This application is a continuation of U.S. application Ser. No. 13/267,039 filed Oct. 6, 2011, which is a divisional of U.S. application Ser. No. 10/590,563 (now U.S. Pat. No. 8,066,076) filed Dec. 13, 2007, which is a U.S. National Phase Application of PCT/GB2005/000725 filed Feb. 25, 2005, which claims the benefit of U.S. Provisional Application No. 60/548,727 filed Feb. 26, 2004, all of which are incorporated herein by reference in their entireties for all purposes.

BACKGROUND

This invention relates in general to subsea well production, and in particular to a connection system for connecting flow interface equipment, such as a pump to a subsea Christmas tree assembly.

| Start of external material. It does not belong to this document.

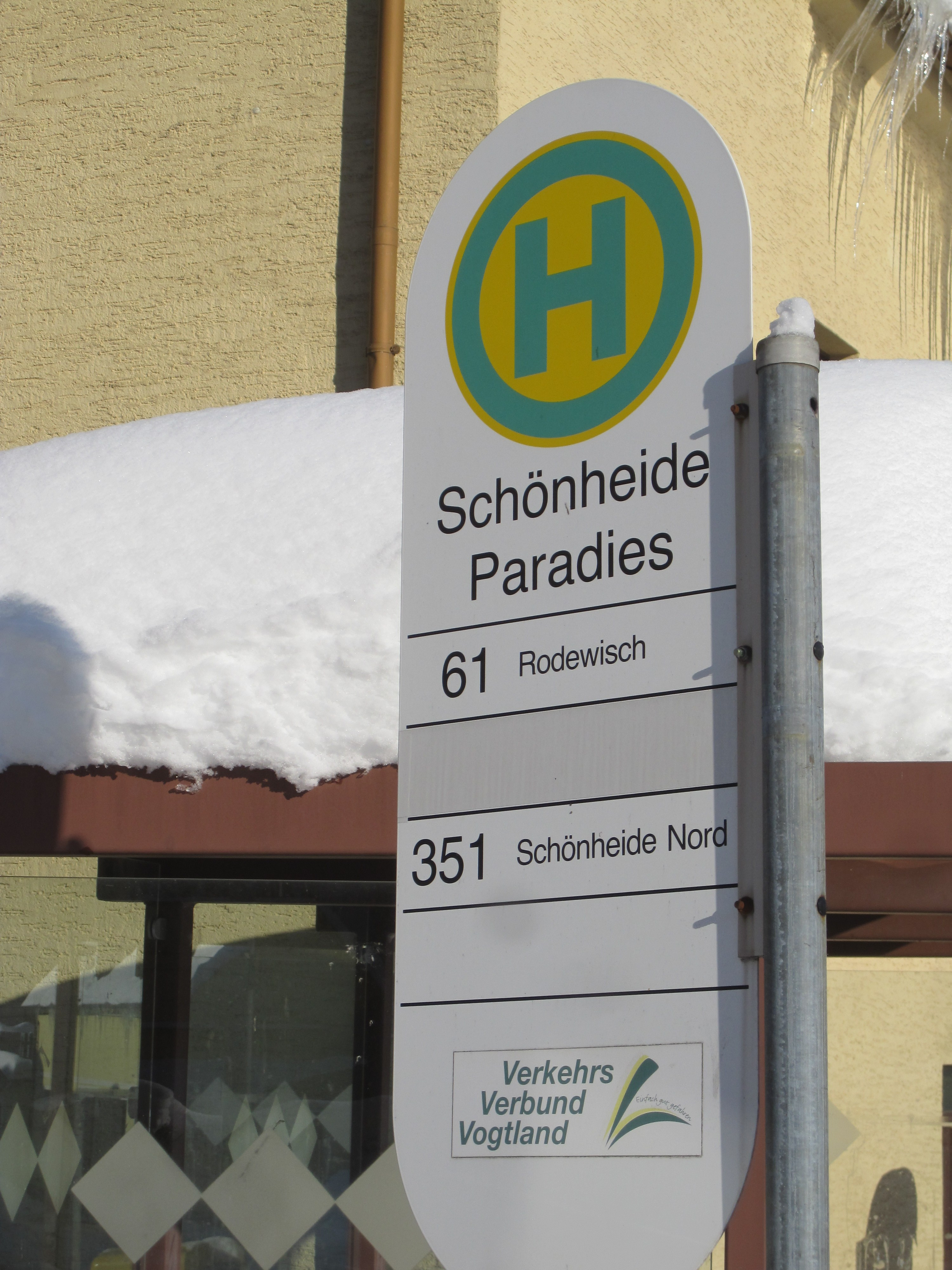 Die Bushaltestelle Paradies ist nach der gleichnamigen Straße benannt.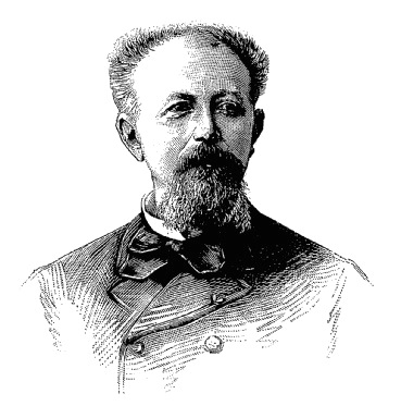 "M. Turquet, député".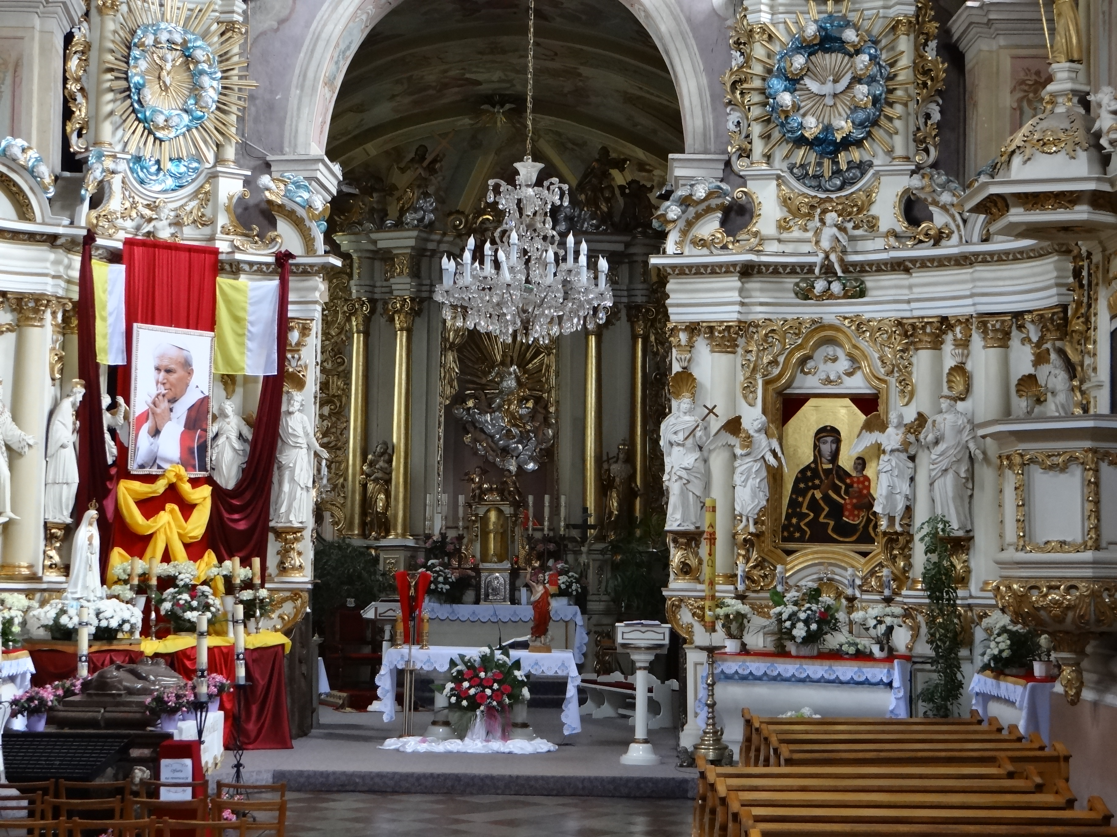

DESCRIPTION OF RELATED ART

A subsea production facility typically comprises a subsea Christmas tree with associated equipment. The subsea Christmas tree typically comprises a choke located in a choke body in a production wing branch. There may also be a further choke located in an annulus wing branch. Typically, well fluids leave the tree via the production choke and the production wing branch into an outlet flowline of the well. However, in such typical trees, the fluids leave the well unboosted and unprocessed.

BRIEF SUMMARY

According to a first aspect of the present invention there is provided an apparatus for connecting to a subsea wellbore, the wellbore having a manifold and a choke body, the apparatus comprising: a frame adapted to land on the manifold; a conduit system having a first end for connection to the interior of the choke body and a second end for connection to a processing apparatus; wherein the conduit system comprises a conduit means supported by the frame; wherein the frame comprises at least one frame member that is adapted to land on the manifold in a first stage of the connection and wherein the conduit means is adapted to be brought into fluid communication with the interior of the choke body in a second stage of the connection.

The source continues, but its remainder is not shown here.